Putting It In Context
In kindergarten, children learned letter sounds and how to pull these together to form words. The focus was almost
entirely on learning to decode written words. In first grade this continues, but children are expected to achieve
reading fluency of simpler texts--generally those stories they are very familiar with, or have very easy words. By second
grade, children will be moving on to more difficult texts and early chapter books, and should be able to read first grade
texts and age-appropriate poems fluently and well.
Why It Is Important
Does it matter if a child can read out loud with expression? Not every child will read with the same flair, but it is important that
they be taught to read fluently so that the meaning of the text becomes clear to them.
Slow, plodding reading requires so much attention
and effort that there is little energy left over for figuring out the meaning, and comprehension suffers.
In first grade, reading a text just once is often not enough for children to capture what the words mean. Successive readings will become smoother and quicker
so that they can shift their attention to the meaning and begin to make sense of the overall text. When reading sounds more like normal
speech, their
reading comprehension
will improve.
Challenges Kids Might Face
- Struggles to sound out individual words; reading is not automatic.

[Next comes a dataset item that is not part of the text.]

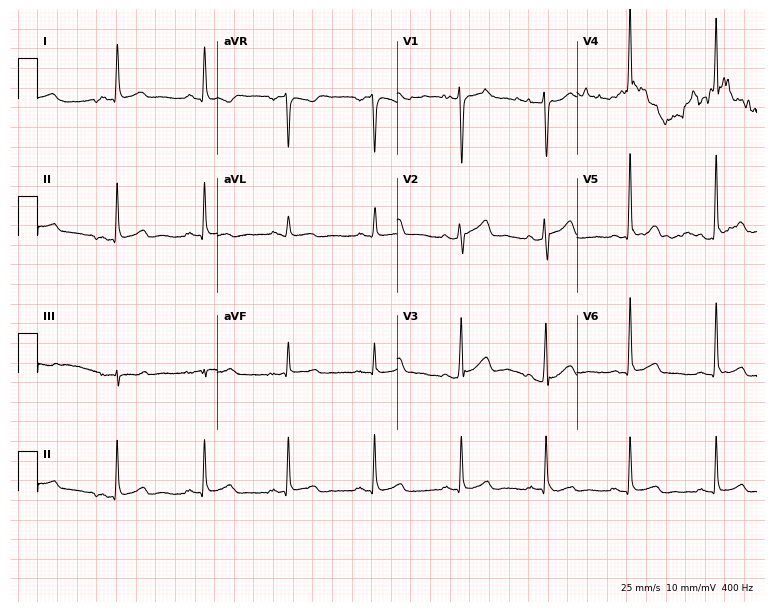
Electrocardiogram (7.3-second recording at 400 Hz), a male patient, 54 years old. Overall reading on record: normal ECG.

- Concentrates so hard on individual words that the text is read in a monotone.
- There is no phrasing; each word is pronounced as a separate whole:
Give. The. Book. To. Me. He. Said.
- Doesn't understand how to pause or change voice to reflect punctuation:
Why said Piglet why what said Pooh why would he fall in Pooh
rubbed his nose...
- New vocabulary gets in the way of reading smoothly.
Achieving reading fluency is difficult. It takes practice, requires many different skills, and may not be an appropriate goal for very
early readers. If kids are struggling, it may be necessary to work on more foundational skills for a while, use easier texts, or give
more practice with reading fluency.
How to Help Kids Who Are Struggling
- Encourage kids to read and re-read their favorite books over and over, out loud.
- Read aloud to your kids to model what fluent speech sounds like.
- Practice reading fluency with children's poems. These are short, simple, often rhyme, and encourage a natural flow of speech.
They are also fun to read over and over.
- If your child stumbles over a word, provide it to keep the flow and retain the meaning. You can always help your child practice
those difficult sections afterwards.
- Try choral reading: read together with your child while moving your finger along the words. This is a great confidence-builder.
- Provide books on tape or online stories that let your child read along.
- Keep texts simple. If your child is learning to read mid-range first grade books, practice fluency with kindergarten books or simple
poems.
- Give opportunities for kids to read the same passage several times.
- Purchase age-level reader's theater plays. These are meant to read out loud, and practicing their lines gives kids a reason to read
them over and over.
- Read a sentence with expression, then have your child copy you. They love this.
- Tell your child to take a breath whenever there is a period.
- Point out why your voice changed: "I made my voice sound excited here because of the exclamation mark."